• [TASK PROMPT] When you reach the line containing "Frontenis olimpico" in the records below, start copying exactly, and stop once you have copied the line containing "Puerta del Sol".

[RECORDS — start]

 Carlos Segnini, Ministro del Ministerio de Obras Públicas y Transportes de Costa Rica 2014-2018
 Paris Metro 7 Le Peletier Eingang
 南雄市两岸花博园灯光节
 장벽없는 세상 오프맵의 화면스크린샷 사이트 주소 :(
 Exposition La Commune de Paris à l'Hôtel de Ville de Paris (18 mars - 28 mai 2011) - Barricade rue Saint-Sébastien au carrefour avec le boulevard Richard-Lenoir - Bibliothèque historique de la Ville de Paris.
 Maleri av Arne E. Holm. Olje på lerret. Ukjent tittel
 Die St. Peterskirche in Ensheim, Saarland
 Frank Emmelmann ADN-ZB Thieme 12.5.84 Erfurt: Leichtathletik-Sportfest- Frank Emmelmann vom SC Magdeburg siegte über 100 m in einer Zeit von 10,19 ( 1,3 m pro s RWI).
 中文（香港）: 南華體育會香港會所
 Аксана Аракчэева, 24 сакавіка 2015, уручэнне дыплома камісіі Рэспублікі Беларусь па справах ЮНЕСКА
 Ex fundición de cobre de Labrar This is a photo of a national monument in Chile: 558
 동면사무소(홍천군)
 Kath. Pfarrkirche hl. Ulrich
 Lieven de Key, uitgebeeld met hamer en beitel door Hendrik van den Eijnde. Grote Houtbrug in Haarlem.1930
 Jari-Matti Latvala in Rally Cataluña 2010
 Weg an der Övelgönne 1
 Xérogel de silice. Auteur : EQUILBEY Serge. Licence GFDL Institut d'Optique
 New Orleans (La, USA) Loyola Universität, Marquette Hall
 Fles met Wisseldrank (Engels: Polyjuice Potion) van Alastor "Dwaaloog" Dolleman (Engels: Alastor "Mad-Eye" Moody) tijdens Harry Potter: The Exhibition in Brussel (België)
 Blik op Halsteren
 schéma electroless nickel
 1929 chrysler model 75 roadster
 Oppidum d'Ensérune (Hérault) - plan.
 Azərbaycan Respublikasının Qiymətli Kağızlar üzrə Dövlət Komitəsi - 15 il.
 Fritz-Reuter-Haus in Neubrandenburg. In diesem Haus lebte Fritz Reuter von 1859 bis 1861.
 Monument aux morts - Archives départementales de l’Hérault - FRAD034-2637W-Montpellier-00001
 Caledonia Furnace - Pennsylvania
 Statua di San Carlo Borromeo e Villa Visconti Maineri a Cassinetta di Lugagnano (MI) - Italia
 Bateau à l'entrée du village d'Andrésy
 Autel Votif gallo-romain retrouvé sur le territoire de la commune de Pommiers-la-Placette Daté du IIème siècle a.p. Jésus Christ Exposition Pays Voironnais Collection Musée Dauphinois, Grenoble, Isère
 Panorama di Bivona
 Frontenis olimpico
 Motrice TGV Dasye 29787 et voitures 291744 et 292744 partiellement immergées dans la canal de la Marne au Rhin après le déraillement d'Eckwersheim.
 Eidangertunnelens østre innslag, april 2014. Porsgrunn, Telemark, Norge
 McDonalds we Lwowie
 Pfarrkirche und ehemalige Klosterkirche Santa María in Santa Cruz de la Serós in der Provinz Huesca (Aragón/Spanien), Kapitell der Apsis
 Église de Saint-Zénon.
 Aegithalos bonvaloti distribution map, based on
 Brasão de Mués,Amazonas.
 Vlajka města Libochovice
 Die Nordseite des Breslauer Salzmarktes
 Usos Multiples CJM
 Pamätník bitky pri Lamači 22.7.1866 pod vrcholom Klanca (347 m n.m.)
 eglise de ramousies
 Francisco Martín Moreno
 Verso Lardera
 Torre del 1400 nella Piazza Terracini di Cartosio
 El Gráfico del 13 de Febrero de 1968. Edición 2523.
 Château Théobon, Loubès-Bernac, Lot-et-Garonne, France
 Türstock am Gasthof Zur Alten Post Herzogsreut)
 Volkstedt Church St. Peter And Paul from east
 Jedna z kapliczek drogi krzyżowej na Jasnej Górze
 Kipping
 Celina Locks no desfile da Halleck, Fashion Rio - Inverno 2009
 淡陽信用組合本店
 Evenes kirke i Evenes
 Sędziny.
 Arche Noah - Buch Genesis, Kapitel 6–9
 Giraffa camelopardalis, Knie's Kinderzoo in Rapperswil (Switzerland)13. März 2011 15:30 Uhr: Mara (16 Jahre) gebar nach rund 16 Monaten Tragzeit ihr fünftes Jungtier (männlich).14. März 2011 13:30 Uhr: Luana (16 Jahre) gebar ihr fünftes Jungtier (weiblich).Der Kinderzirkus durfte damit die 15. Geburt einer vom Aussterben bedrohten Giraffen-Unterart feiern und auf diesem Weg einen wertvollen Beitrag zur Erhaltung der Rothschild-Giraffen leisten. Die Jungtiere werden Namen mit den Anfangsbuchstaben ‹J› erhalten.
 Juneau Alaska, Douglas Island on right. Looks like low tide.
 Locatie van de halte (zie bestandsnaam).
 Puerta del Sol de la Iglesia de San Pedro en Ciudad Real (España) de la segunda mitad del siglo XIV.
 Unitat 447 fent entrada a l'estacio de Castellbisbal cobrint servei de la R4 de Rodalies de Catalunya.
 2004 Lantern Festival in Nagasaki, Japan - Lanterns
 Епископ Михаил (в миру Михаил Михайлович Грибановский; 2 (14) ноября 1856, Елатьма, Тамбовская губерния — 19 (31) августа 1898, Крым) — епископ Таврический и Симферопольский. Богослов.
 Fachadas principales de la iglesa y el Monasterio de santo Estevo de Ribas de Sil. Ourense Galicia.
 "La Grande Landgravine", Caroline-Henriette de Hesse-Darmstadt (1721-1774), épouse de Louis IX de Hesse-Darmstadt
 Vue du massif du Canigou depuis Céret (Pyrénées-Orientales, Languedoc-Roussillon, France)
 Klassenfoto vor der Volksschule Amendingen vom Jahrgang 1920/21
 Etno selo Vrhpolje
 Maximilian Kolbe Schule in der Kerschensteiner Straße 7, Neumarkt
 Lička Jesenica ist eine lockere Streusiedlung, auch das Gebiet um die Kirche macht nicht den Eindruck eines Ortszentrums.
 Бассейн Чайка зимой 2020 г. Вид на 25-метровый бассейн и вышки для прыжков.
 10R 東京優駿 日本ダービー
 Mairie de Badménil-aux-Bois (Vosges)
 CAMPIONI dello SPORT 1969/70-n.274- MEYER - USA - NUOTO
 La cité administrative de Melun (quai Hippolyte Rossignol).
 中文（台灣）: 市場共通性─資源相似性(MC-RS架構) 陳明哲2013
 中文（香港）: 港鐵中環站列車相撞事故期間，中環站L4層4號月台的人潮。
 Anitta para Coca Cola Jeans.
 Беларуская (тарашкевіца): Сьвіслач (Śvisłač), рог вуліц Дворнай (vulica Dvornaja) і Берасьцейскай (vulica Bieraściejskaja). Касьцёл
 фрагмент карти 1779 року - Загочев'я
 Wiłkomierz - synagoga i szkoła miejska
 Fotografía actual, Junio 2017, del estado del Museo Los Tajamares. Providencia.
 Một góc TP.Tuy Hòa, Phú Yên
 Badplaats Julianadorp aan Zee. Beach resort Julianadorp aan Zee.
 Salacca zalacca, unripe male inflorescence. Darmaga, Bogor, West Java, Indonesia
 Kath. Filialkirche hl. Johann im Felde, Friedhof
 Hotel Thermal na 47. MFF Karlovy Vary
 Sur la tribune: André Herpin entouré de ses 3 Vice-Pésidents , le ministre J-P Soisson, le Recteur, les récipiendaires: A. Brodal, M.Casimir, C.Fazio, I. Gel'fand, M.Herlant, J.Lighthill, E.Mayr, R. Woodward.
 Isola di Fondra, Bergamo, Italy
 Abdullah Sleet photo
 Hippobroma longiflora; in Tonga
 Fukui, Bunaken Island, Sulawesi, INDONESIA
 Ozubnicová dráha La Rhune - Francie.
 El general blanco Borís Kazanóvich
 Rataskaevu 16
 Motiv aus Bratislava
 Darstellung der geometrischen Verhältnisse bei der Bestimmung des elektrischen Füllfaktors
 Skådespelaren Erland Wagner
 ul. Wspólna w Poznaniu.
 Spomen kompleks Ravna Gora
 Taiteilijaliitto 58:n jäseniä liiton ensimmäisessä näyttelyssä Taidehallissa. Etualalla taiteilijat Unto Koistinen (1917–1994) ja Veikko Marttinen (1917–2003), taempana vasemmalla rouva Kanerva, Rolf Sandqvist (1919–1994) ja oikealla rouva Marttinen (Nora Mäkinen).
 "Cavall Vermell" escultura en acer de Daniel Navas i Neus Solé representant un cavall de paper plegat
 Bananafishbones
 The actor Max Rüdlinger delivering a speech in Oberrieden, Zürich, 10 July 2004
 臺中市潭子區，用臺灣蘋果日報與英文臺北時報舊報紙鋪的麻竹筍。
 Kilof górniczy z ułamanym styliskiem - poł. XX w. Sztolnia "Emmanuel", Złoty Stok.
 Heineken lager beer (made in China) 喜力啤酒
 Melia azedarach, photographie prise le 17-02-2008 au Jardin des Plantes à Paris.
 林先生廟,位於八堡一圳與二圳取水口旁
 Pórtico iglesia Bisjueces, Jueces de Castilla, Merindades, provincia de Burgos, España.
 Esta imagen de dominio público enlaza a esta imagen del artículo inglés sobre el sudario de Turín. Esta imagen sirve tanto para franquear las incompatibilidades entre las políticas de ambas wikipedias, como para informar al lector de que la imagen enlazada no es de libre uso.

[RECORDS — finish]

• [RESULT FOR THIS EXERCISE]
 Frontenis olimpico
 Motrice TGV Dasye 29787 et voitures 291744 et 292744 partiellement immergées dans la canal de la Marne au Rhin après le déraillement d'Eckwersheim.
 Eidangertunnelens østre innslag, april 2014. Porsgrunn, Telemark, Norge
 McDonalds we Lwowie
 Pfarrkirche und ehemalige Klosterkirche Santa María in Santa Cruz de la Serós in der Provinz Huesca (Aragón/Spanien), Kapitell der Apsis
 Église de Saint-Zénon.
 Aegithalos bonvaloti distribution map, based on
 Brasão de Mués,Amazonas.
 Vlajka města Libochovice
 Die Nordseite des Breslauer Salzmarktes
 Usos Multiples CJM
 Pamätník bitky pri Lamači 22.7.1866 pod vrcholom Klanca (347 m n.m.)
 eglise de ramousies
 Francisco Martín Moreno
 Verso Lardera
 Torre del 1400 nella Piazza Terracini di Cartosio
 El Gráfico del 13 de Febrero de 1968. Edición 2523.
 Château Théobon, Loubès-Bernac, Lot-et-Garonne, France
 Türstock am Gasthof Zur Alten Post Herzogsreut)
 Volkstedt Church St. Peter And Paul from east
 Jedna z kapliczek drogi krzyżowej na Jasnej Górze
 Kipping
 Celina Locks no desfile da Halleck, Fashion Rio - Inverno 2009
 淡陽信用組合本店
 Evenes kirke i Evenes
 Sędziny.
 Arche Noah - Buch Genesis, Kapitel 6–9
 Giraffa camelopardalis, Knie's Kinderzoo in Rapperswil (Switzerland)13. März 2011 15:30 Uhr: Mara (16 Jahre) gebar nach rund 16 Monaten Tragzeit ihr fünftes Jungtier (männlich).14. März 2011 13:30 Uhr: Luana (16 Jahre) gebar ihr fünftes Jungtier (weiblich).Der Kinderzirkus durfte damit die 15. Geburt einer vom Aussterben bedrohten Giraffen-Unterart feiern und auf diesem Weg einen wertvollen Beitrag zur Erhaltung der Rothschild-Giraffen leisten. Die Jungtiere werden Namen mit den Anfangsbuchstaben ‹J› erhalten.
 Juneau Alaska, Douglas Island on right. Looks like low tide.
 Locatie van de halte (zie bestandsnaam).
 Puerta del Sol de la Iglesia de San Pedro en Ciudad Real (España) de la segunda mitad del siglo XIV.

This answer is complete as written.